My secret for success? I don't know what the hell success means. (Laughs) I'll tell you what my secret is. It took me a long time to find this out. Find something that you absolutely love to do. Not you like it, or it's pleasant, something that you absolutely love to do. And along the way, if you're lucky, get to love the way you do it. Then you're home free.

And you're looking at a man right now. I got a spine made out of stainless steel. Nothing shrinks it, nothing, nothing. Because I know who I am. I don't have to brag. I know what I contributed. I know what I did. You think you can do it better? Hey, go right ahead. The stage is yours. But find something that you absolutely love doing. And then get to love the way you do it. That's the uniqueness of all of us. That's it. Albert Einstein, one of my favorites, said: 'Imagination is more important than knowledge.' And if that cat say it, it's good enough for me.

I learned this from my mother: you have to know what you're worth.
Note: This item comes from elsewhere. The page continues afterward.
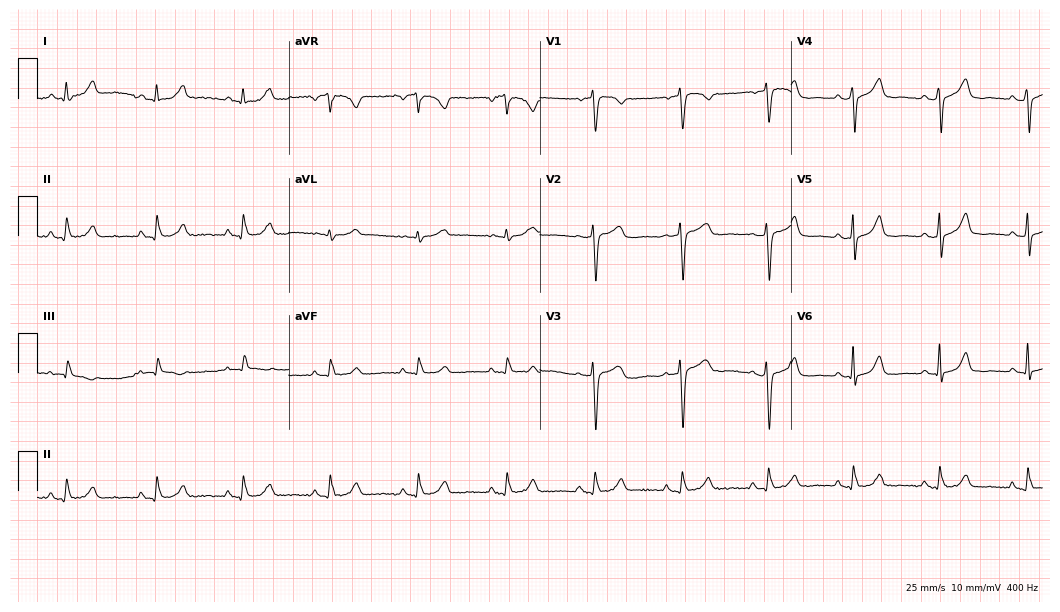
ECG — a 58-year-old female. Labelled as a normal ECG.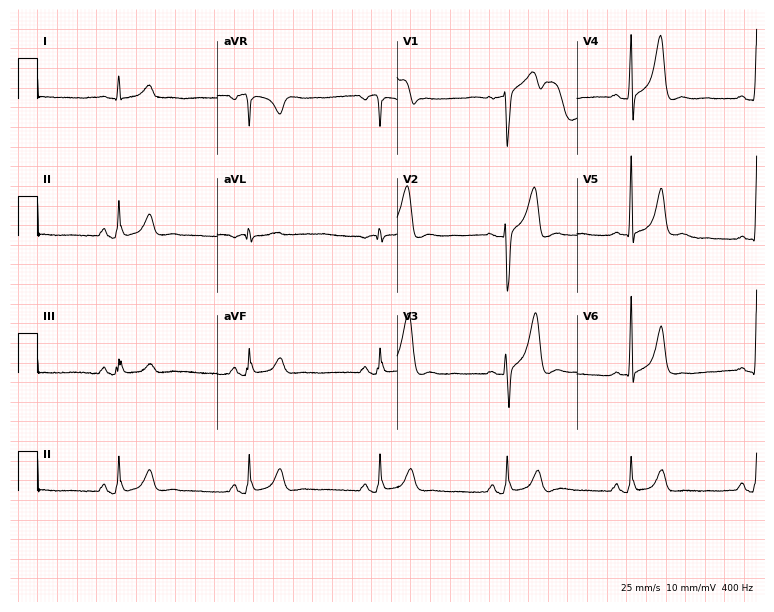
12-lead ECG from a male, 38 years old (7.3-second recording at 400 Hz). Shows sinus bradycardia (a sinus rate of 50 beats per minute or less).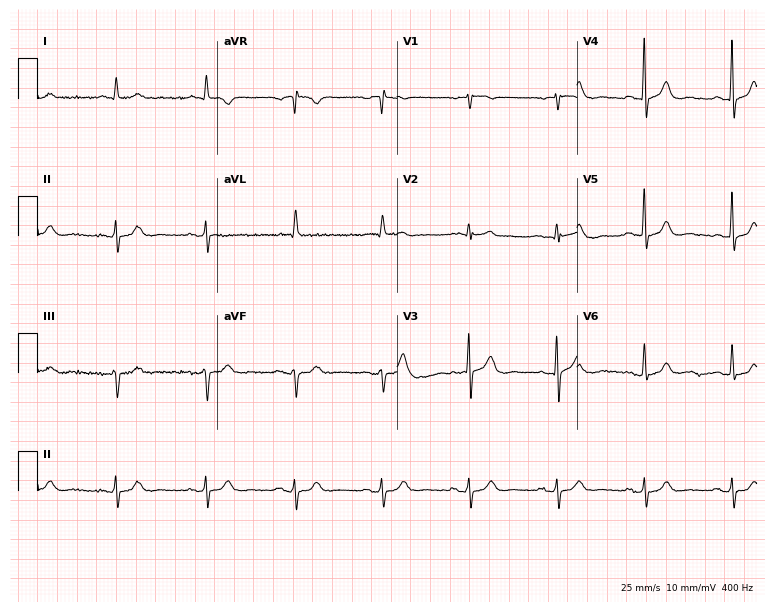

I don't work cheap. Everybody has a worth. I don't ask for what a piece of shit like Tom Cruise gets. A piece of shit who can't act his way in or out of a paper bag. Somebody wants to pay him that, it's no skin off my fuckin' ass. But what I'm saying is, know what you're worth. Know what you contribute. If you don't know that, you're in fuckin' trouble, man. And the one thing I learned from my mother is: never sell yourself short. My mother used to say, in broken English: 'This is a big world. When you go out, there's millions of people ready to kick you in the ass. Don't bend down to accommodate them.' That's peasant humor. Even biggies in Hollywood don't understand that. They'll bend down to take the kick, but they'll get two million for the picture. Not Al Lewis, not my mother's favorite son. No, no, no.